The 2018 movie “Chappaquiddick,” largely hailed for its faithfulness to the historical record, paints Kennedy as a cowering figure who put his political prospects above immediately reporting the accident to police, and then used powerful Kennedy family associates to create a public relations gloss over the fatal episode.

Less morbid, but still important in reexamining Kennedy’s legacy, is the 2019 book Camelot's End: Kennedy vs. Carter and the Fight that Broke the Democratic Party. It shows Kennedy selfishly pursuing the 1980 presidential nomination against a sitting president long after it was clear he had no chance to win. Kennedy's jabs against Carter inflicted deep damage that contributed to the incumbent's loss.

A more realistic look at Kennedy’s life does not mean his legislative accomplishments should be dismissed. He helped author the law in 1965 that ended the selection of immigrants on the basis of their national origin — a system the Trump administration is currently trying to overturn. He authored bills expanding childrens’ health insurance, and with George W. Bush, helped draft the No Child Left Behind education act. His other achievements include a minimum wage hike in 1996 and introduction of the Americans With Disabilities Act of 1990.

But that doesn’t mean Kennedy’s legacy doesn’t deserve a far more open-eyed and realistic picture of a man whose born privilege helped save his Senate career and political viability.

In a free society, portraying history accurately is acutely important, as future generations rely on that information to make important decisions.

Owen Gleiberman, a self-described liberal, explained why that’s important in his Variety piece, “Why Every Liberal Should See ‘Chappaquiddick.’” The movie, he writes, “doesn’t attack Ted Kennedy’s politics; it says that he betrayed his politics — betrayed the progressive dream — by refusing, at a crucial moment, to live within the rule of law.”

In a way, though, we betrayed ourselves.
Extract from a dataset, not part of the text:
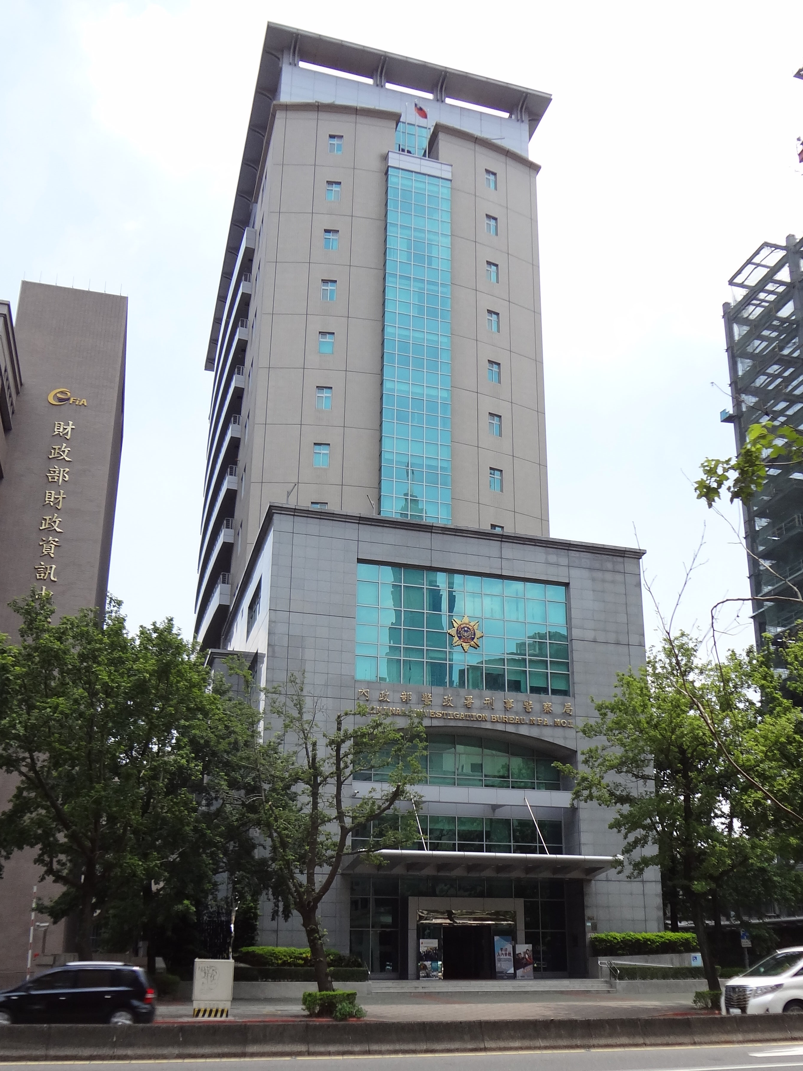 中華民國內政部警政署刑事警察局刑事科技大樓，位於臺灣臺北市信義區忠孝東路四段551號。

Kennedy violated our values of decency and justice and we celebrated him. In a free society, portraying history accurately is acutely important, as future generations rely on that information to make important decisions.

A more honest appraisal of Kennedy's life would enhance the moral authority of Trump critics. When congressional Republicans ignore his antics, liberals can say they tried to clean up their own house first.